Hermes Agent's current memory system uses flat text files (MEMORY.md and USER.md) with character limits and delimiter-separated entries. While functional and simple, it cannot express relationships between memories, distinguish between types of knowledge, decay stale information, or perform semantic search. As conversations accumulate, the flat format becomes a bottleneck — important facts compete for limited space with transient observations, and the agent has no way to know which memories relate to or contradict each other.

Spacedrive's Spacebot implements a substantially more sophisticated memory architecture with 8 typed memory nodes, 6 graph edge types, hybrid vector+FTS+graph search, importance decay, and a Memory Bulletin (periodic knowledge synthesis injected into all conversations). Additionally, Spacebot's compactor extracts and saves memories during context compression, ensuring no information is permanently lost — just moved from ephemeral context to persistent storage.

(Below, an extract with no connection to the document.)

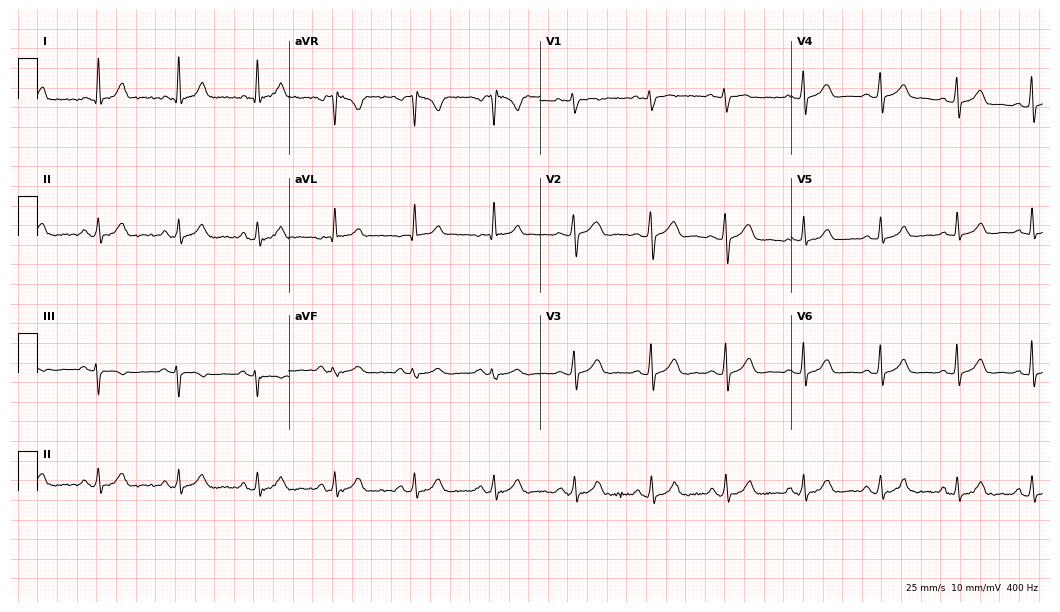
Electrocardiogram (10.2-second recording at 400 Hz), a female patient, 45 years old. Of the six screened findings (first-degree AV block, right bundle branch block (RBBB), left bundle branch block (LBBB), sinus bradycardia, atrial fibrillation (AF), sinus tachycardia), none is recorded.
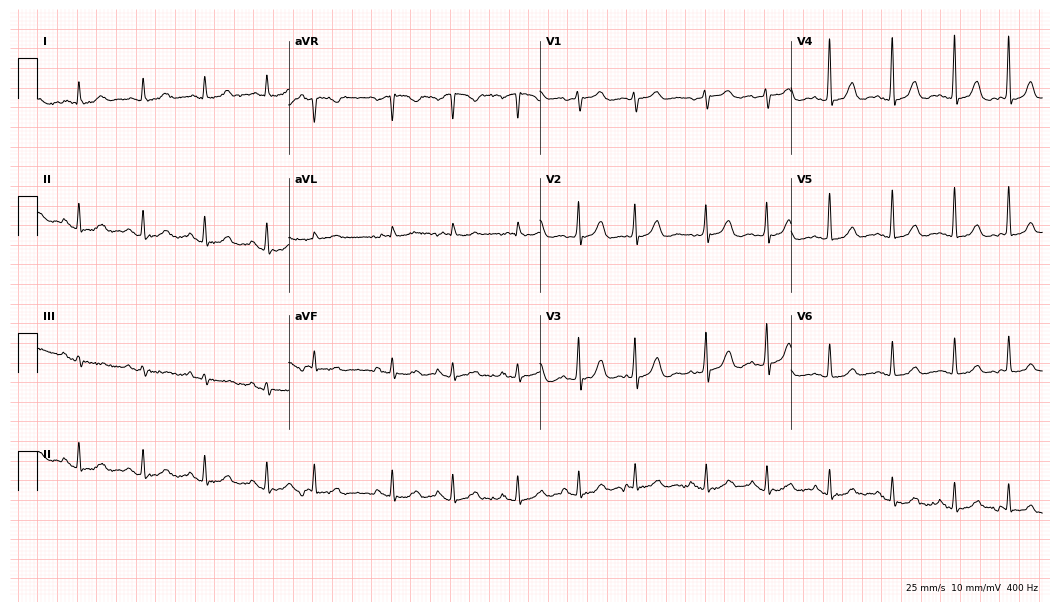
12-lead ECG from a 76-year-old woman (10.2-second recording at 400 Hz). Recorded interpretation: within normal limits.

This feature proposes upgrading Hermes Agent's memory to a structured system inspired by Spacebot's approach, while preserving the simplicity that makes the current system easy to understand.

Research source: Spacebot memory source code (~2000+ lines across types.rs, store.rs, search.rs, lance.rs, maintenance.rs)


Research Findings

Spacebot's Memory Architecture

8 Memory Types (with default importance)

Type Default Importance Purpose
Identity 1.0 Core facts about the agent or user
Goal 0.9 Active objectives and aspirations
Decision 0.8 Choices made with their rationale
Todo 0.8 Action items and tasks
Preference 0.7 Likes, dislikes, style preferences
Fact 0.6 General knowledge and information
Event 0.4 Things that happened
Observation 0.3 Patterns noticed, inferences

6 Graph Edge Types

Relation Search Multiplier Purpose
Updates 1.5x This memory supersedes another
CausedBy 1.3x Causal relationship
ResultOf 1.3x Outcome of another memory
RelatedTo 1.0x General association
PartOf 0.8x Component relationship
Contradicts 0.5x Conflicting information

SQLite Schema

-- Memories table
CREATE TABLE memories (
    id TEXT PRIMARY KEY,
    content TEXT NOT NULL,
    memory_type TEXT NOT NULL,
    importance REAL,  -- 0.0 to 1.0
    created_at TIMESTAMP,
    updated_at TIMESTAMP,
    last_accessed_at TIMESTAMP,
    access_count INTEGER,
    source TEXT,
    channel_id TEXT,
    forgotten INTEGER  -- soft-delete
);

-- Graph edges (associations)
CREATE TABLE associations (
    id TEXT PRIMARY KEY,
    source_id TEXT REFERENCES memories(id),
    target_id TEXT REFERENCES memories(id),
    relation_type TEXT,
    weight REAL,  -- 0.0 to 1.0
    created_at TIMESTAMP,
    UNIQUE(source_id, target_id, relation_type)
);

Hybrid Search (Reciprocal Rank Fusion)

Three search signals merged via RRF (k=60):

  1. Full-text search — LanceDB FTS with keyword matching
  2. Vector similarity — all-MiniLM-L6-v2 embeddings (384 dims), HNSW index, cosine distance
  3. Graph traversal — BFS from high-importance seeds (>0.8) that keyword-match the query, following edges with typed multipliers

Memory Maintenance

  • Importance decay: importance *= age_decay * access_boost (Identity type exempt)
  • Pruning: Delete memories below 0.1 importance after 30 days of staleness
  • Association building: Periodic (every 5 min) similarity check; creates RelatedTo edges at 0.85 threshold, Updates edges at 0.95 threshold

Memory Bulletin (Cortex)

Every hour (configurable), the Cortex generates a bulletin:

  1. Programmatically gathers memories across 8 sections (identity, recent, decisions, important, preferences, goals, events, observations)
  2. Sends to LLM for synthesis into a concise briefing (max 1500 words)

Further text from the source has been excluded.